Change changing places

Blogging is becoming harder to do.  I didn’t start it for me to have a place to complain about everything.  I’ve always felt like I had a lot of information in my head and thought I could spit out something valuable every now and then.

So I’ve started a personal journal somewhere else that I’m going to use to complain about my life and use this for something more.

I also would like to go back and start writing some articles on LinkedIn about leadership.  The hard part is figuring out what I’ve already posted.  I’m sure I can put out repeating articles if there’s a year or two between them.

Writing is what keeps me sane.  My lack of writing about everything has caused a stroke in my soul.  I’ve got to figure out how to unclog the blockage.

Hopefully, these changes will help.

MJDB

Feeling stronger every day.

The stress has turned around.  The back pain hasn’t gone away, but I realized that part of my problem is that I feel like I’m constantly being criticized and not getting much appreciation.

Is it true? I don’t know, but that’s what I’ve been feeling.

My body hurts, and I’m told I can’t do very much because of it.  Vacation in New Orleans was a disaster because I couldn’t walk very far and had to use a cane.  I think it could have been so much better if I wasn’t in pain.

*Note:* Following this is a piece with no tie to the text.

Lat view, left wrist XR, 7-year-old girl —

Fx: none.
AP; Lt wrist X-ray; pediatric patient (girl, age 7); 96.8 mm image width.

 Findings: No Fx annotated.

Thank goodness we didn’t go to San Francisco like I wanted. I would be twice as upset.

So now that I know the issue, it feels less of a problem.  I can convince myself that this is just pain, and it will go away eventually.

It’s less stressful knowing it’s my broken body and not my broken brain.

MJDB

It’s late.

This morning was full of anger.  Woke up with lots of back pain.  Once I got to work,  things started to settle down.  I’m thankful that my job involves mostly sitting.

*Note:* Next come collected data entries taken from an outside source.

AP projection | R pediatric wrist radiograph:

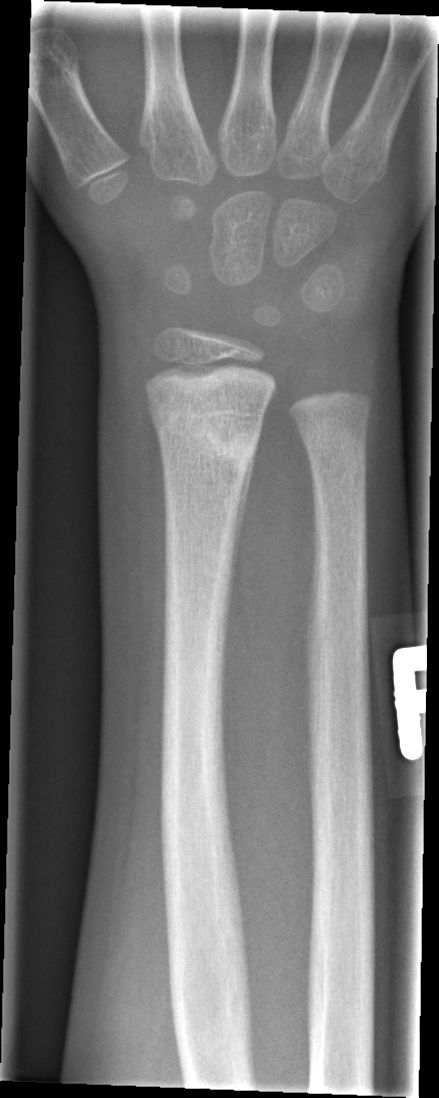
{"_coords": "coordinates are [x1, y1, x2, y2] in image pixels", "ao": "23-M/2.1", "fracture": "bbox(152, 397, 264, 470); bbox(296, 413, 372, 482)"}
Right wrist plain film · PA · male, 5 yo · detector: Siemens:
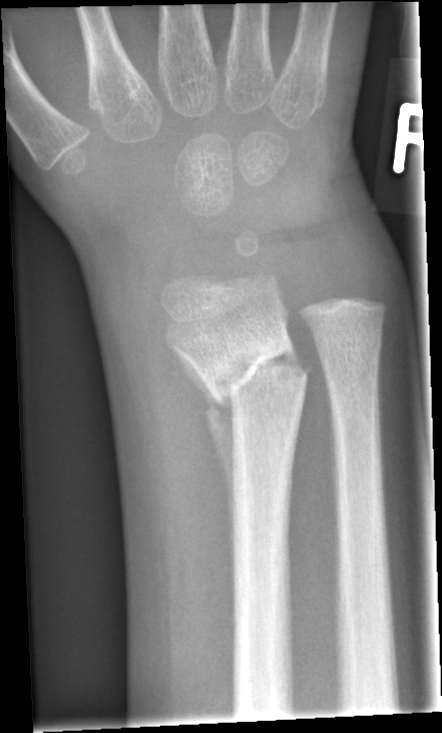

Reduced bone mineral density.
Periosteal thickening identified at [186, 363, 234, 541].
Fx: [201, 332, 311, 420].
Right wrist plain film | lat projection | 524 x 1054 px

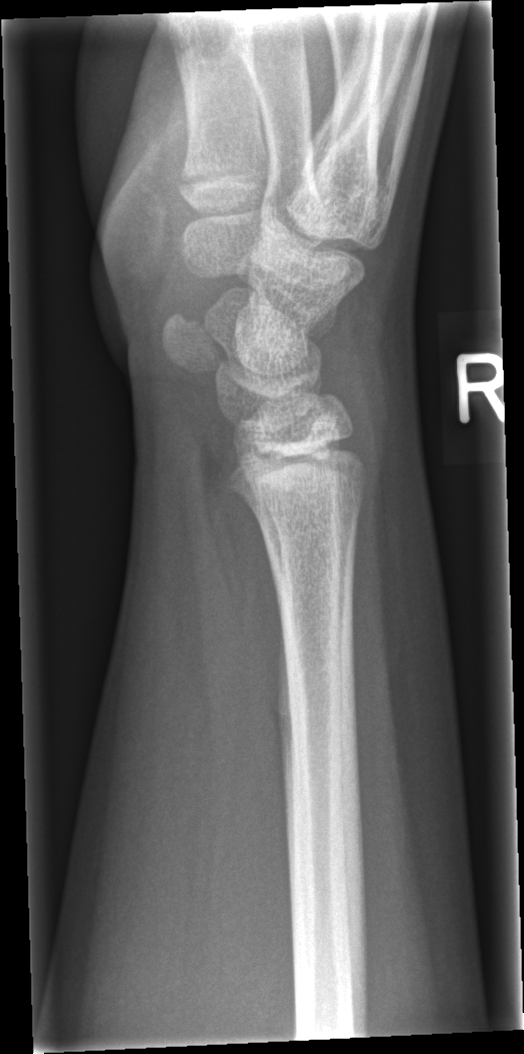 No fracture labeled.

Listened to some relaxing music before lunch. It’s not always easy to listen to music because there’s usually something going on around me. That’s what I get for sitting in chair #2.

Since Sunday, when I talked to my counselor, I feel a little bit better, this morning being an exception.

Mindfulness hasn’t been helping for a long time, but it’s working better now.  I can remember how to relax.

MJDB

Something better.

I’m tired today and still complaining.  Cpap is supposed to help me sleep better, but I think my physical pain is keeping me awake.

I don’t really want this blog to be all about my problems, but it seems that’s all I have lately. Pain causing depression causing lack of focus causing me to play video games till its bed time.   I guess this is me now.

I went back to talking to my counselor again, and I felt okay for a little bit.  But I woke up angry again.  Something has changed, and I need to figure out how to change it back or change it to something better.

Suppose it should be something better.